(Beginning of Data provided)
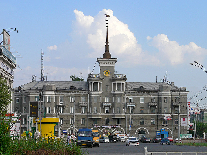 Budova "Světu produktů" v Barnaulu, Rusko
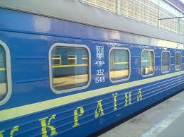 Фірмовий потяг "Україна" № 6/5 сполученням Київ — Москва
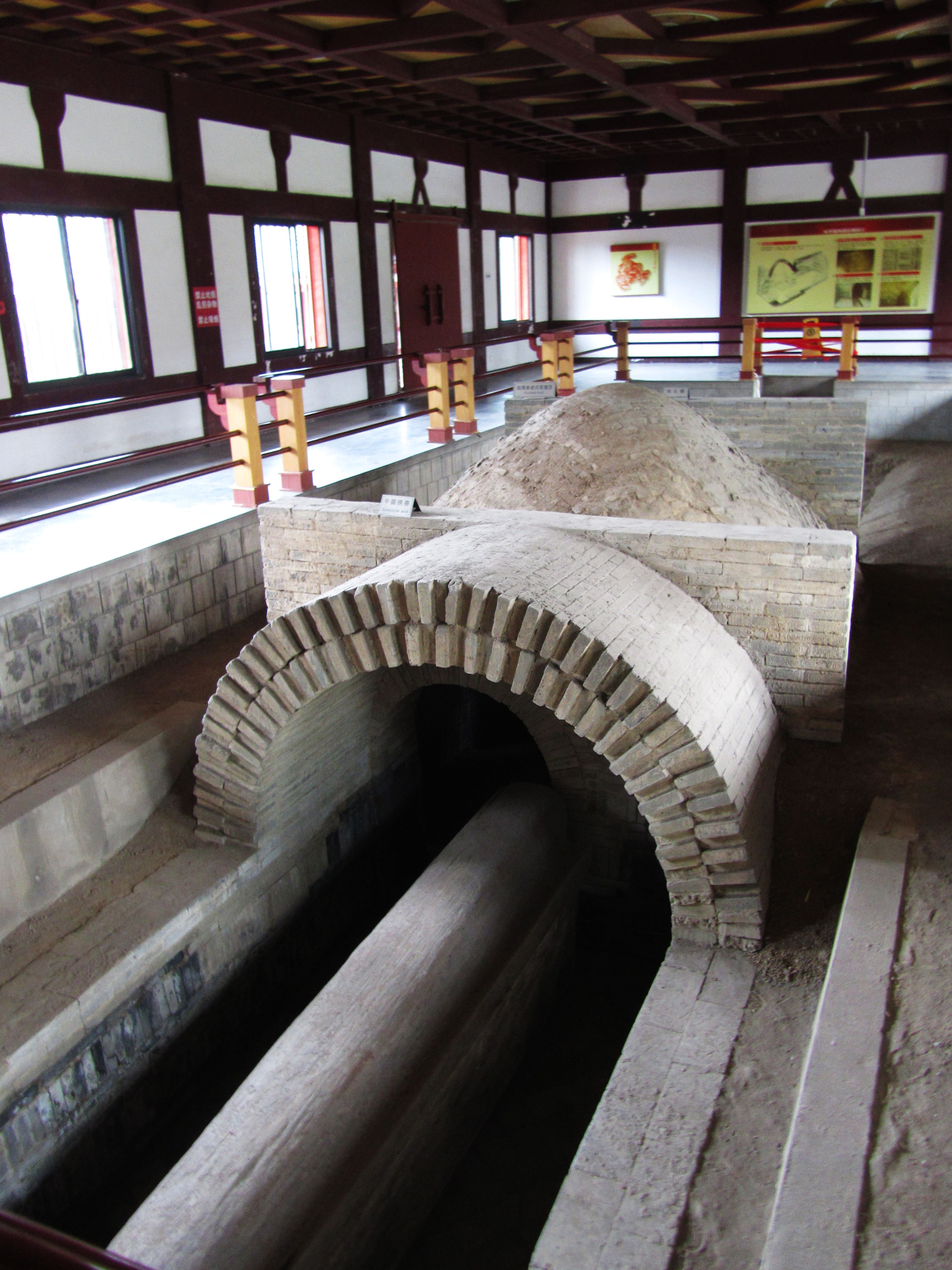 朱然墓自墓室方向看。
(End of Data provided)
» Exercise
Give back the full listing above word for word, and let no picture through.

» Task output
 Budova "Světu produktů" v Barnaulu, Rusko
 Фірмовий потяг "Україна" № 6/5 сполученням Київ — Москва
 朱然墓自墓室方向看。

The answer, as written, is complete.